Ia Jimenez is the owner of Your Best You Coaching. She is a coach, trainer and speaker specializing in Personal Branding,
Ia Jimenez is the Owner of Your Best You Coaching. She is a coach, trainer and speaker specializing in Personal Branding, Social Media and Career Development. Ia is instrumental in assisting entrepreneurs, small business owners and career professionals in clarifying their marketing and communication goals and implementing an effective brand strategy using social media.
Today, Ia talks about some of the mistakes she made in her coaching and consulting career and the importance of understanding marketplace demand and value.
Q: What were the top 3 mistakes you made starting out with your business, and if you could start over what would you do differently?
(1) Not taking a stand for my market value.
Early on in my business, I did my marketplace research and set my consulting rate within a competitive range. I knew I was more than competent with my delivery of the services I offered, but I had poor negotiation skills. I was afraid my potential clients would think I was too expensive and so I was quick to lower my rate. I was great at coaching business professionals on how to negotiate top dollar with a potential employer but when it came time to close my potential clients, I had difficulty applying those same tactics to my own business. Ironically, in some twisted way, I must have thought I was good at negotiating, because I always negotiated a better rate for them…unfortunately, at my own expense. Yikes!
It took a little while but I learned how to apply those same negotiation tactics to my own business. I’ve increased my consulting rate and stay updated on my competition. I now have complete confidence in articulating the value of consulting I deliver so when I state my rate now, I’m no longer afraid if they respond with silence. In the past, I assumed silence meant they were hesitant or reluctant to move forward so I would respond by offering a discounted rate immediately. Now, I wait for them to respond. If there is hesitation, then I work with them to uncover what is getting in the way of committing to the services they say they need. The conversation is now more focused on the value they will receive instead of pricing.
(2) Thinking everyone was my ideal client.

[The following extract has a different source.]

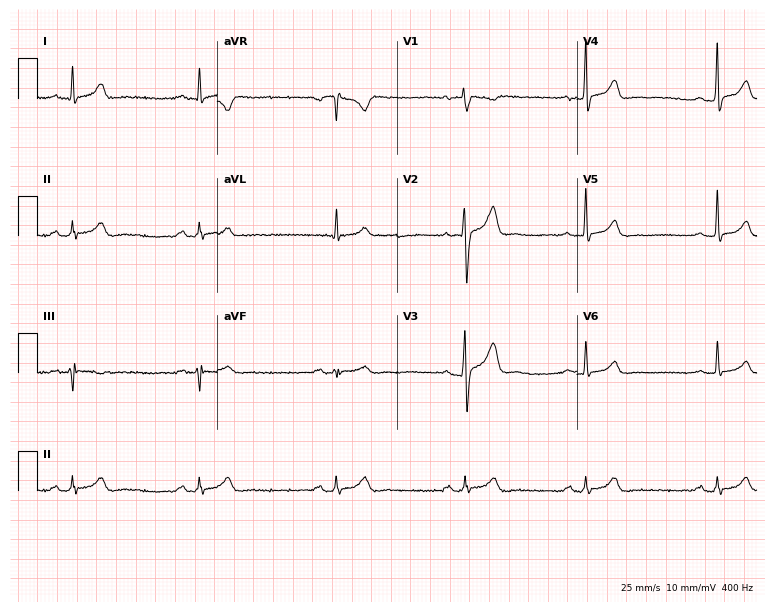
Standard 12-lead ECG recorded from a 34-year-old man. The tracing shows sinus bradycardia (a sinus rate of 50 beats per minute or less).
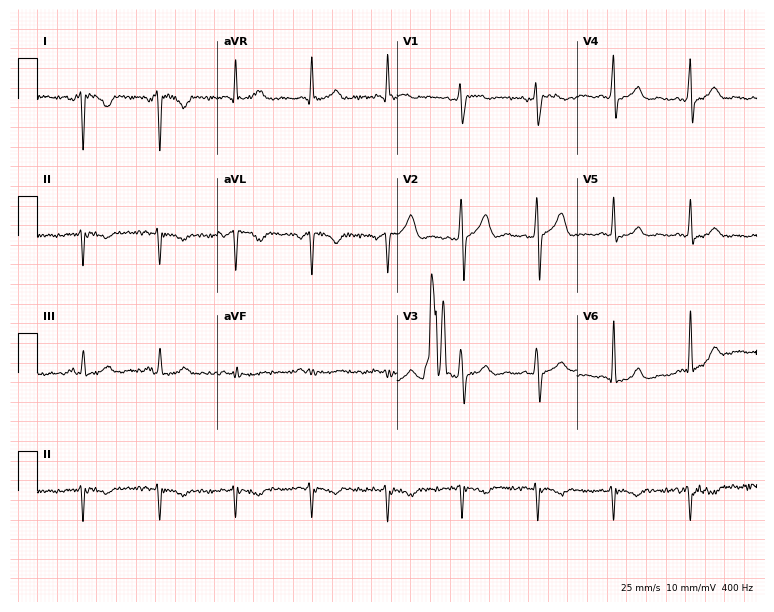
12-lead ECG from a female patient, 54 years old (7.3-second recording at 400 Hz). No first-degree AV block, right bundle branch block (RBBB), left bundle branch block (LBBB), sinus bradycardia, atrial fibrillation (AF) or sinus tachycardia recorded for this tracing. Other findings, if any, are not listed.

Again, in the beginning, I was eager for clients so I thought I should just offer every service I was capable of delivering to anybody who said they had a need! I went into it thinking I’ll just throw it all out there and see what sticks! As experience always proves to be the best teacher, I quickly learned that not everyone was my ideal client and I didn’t actually want to deliver all those services. I learned to shift my mindset in a big way. Too many services diluted my marketing and branding efforts and I realized it was hard for folks to truly see me as an expert in that particular area of service. This forced me to sit myself down and really hone in on my greatest strengths so that I could continue to not only enjoy my work but truly offer my best value to the marketplace. I now take my time during the initial consultation to uncover if we are the best fit to work in a consulting or coaching capacity together. I look for clues in our interaction with one another for compatibility. This is important to me as I take a very personalized approach with each client I take on. If someone comes in very negative, defensive or confrontational to my initial questions, I get some quick indicators of what working with them in a coaching capacity will look like. The best part is knowing, because this is my business, I don’t have to take on every client that walks through my door. That being said, if we’re not the right fit, I do everything I can from a service perspective to help them find someone else who might better serve their need.

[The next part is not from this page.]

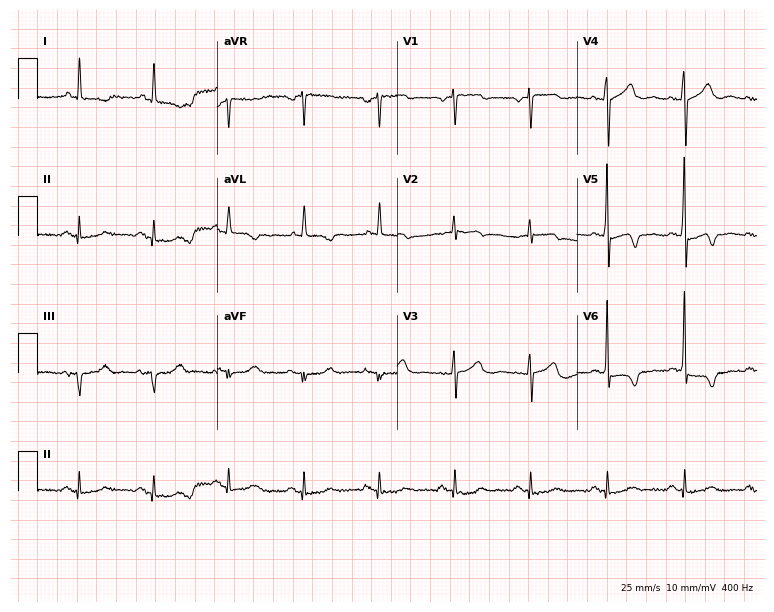
ECG (7.3-second recording at 400 Hz) — an 84-year-old female patient. Screened for six findings — first-degree AV block, right bundle branch block, left bundle branch block, sinus bradycardia, atrial fibrillation, sinus tachycardia — none is recorded.
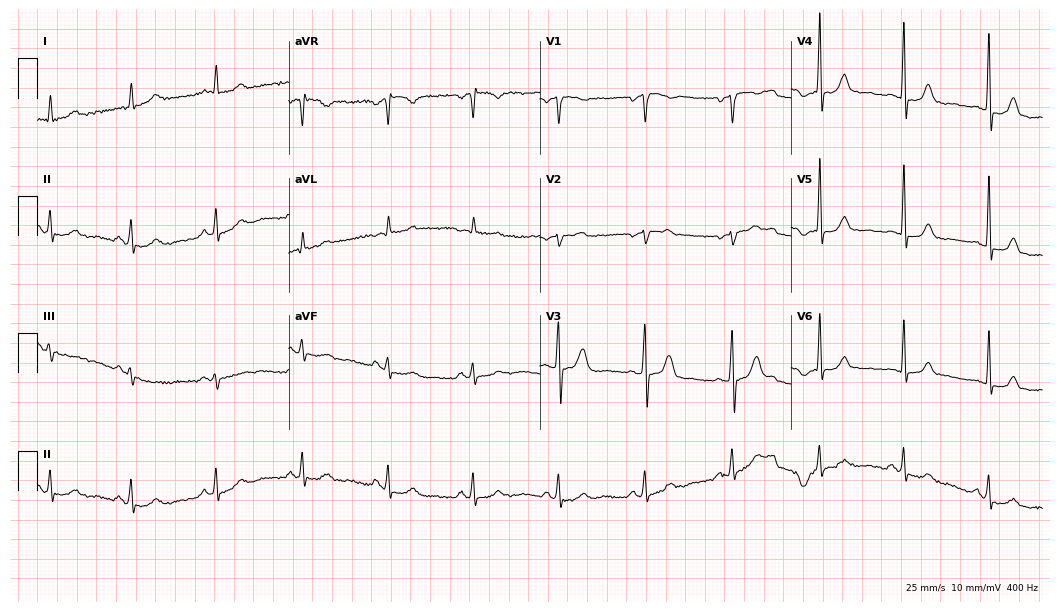
12-lead ECG from a man, 55 years old. Labelled as a normal ECG.

3) Relying solely on internet marketing efforts.
Being in the social media and virtual career coaching space for the last 6 years, I spent so much time looking at how to strategize online that I really neglected connecting in my local marketplace. I made this mistake for the first four years, so this is a new lesson I’m learning more recently. When I coach my clients, I’m always quick to emphasize a healthy balance between internet and in-person networking. However, because I was spending so many hours formulating and then executing the social media or communication strategy in front of my computer, I couldn’t take my own advice and found myself disconnected from the general marketplace. I moved to a new market two years ago and I can’t even begin to tell you the benefits I’ve derived from joining local networking groups.
I’m accomplishing more locally in the past two years than I did in 4 years in a marketplace I had lived in for 8 years! This has helped me get in front of people I would never have connected with otherwise and helped me tap into what my local market needs. My new relationships have actually helped broaden my internet reach. I have also been delivering local workshops to help people understand the value of my services. I now have more people advocating for me and my professional expertise. This has also helped refine my online marketing efforts. Even if your business is solely online, I highly recommend making a committed effort to network locally with your business community and leaders. The value I have received in increased business has been immeasurable.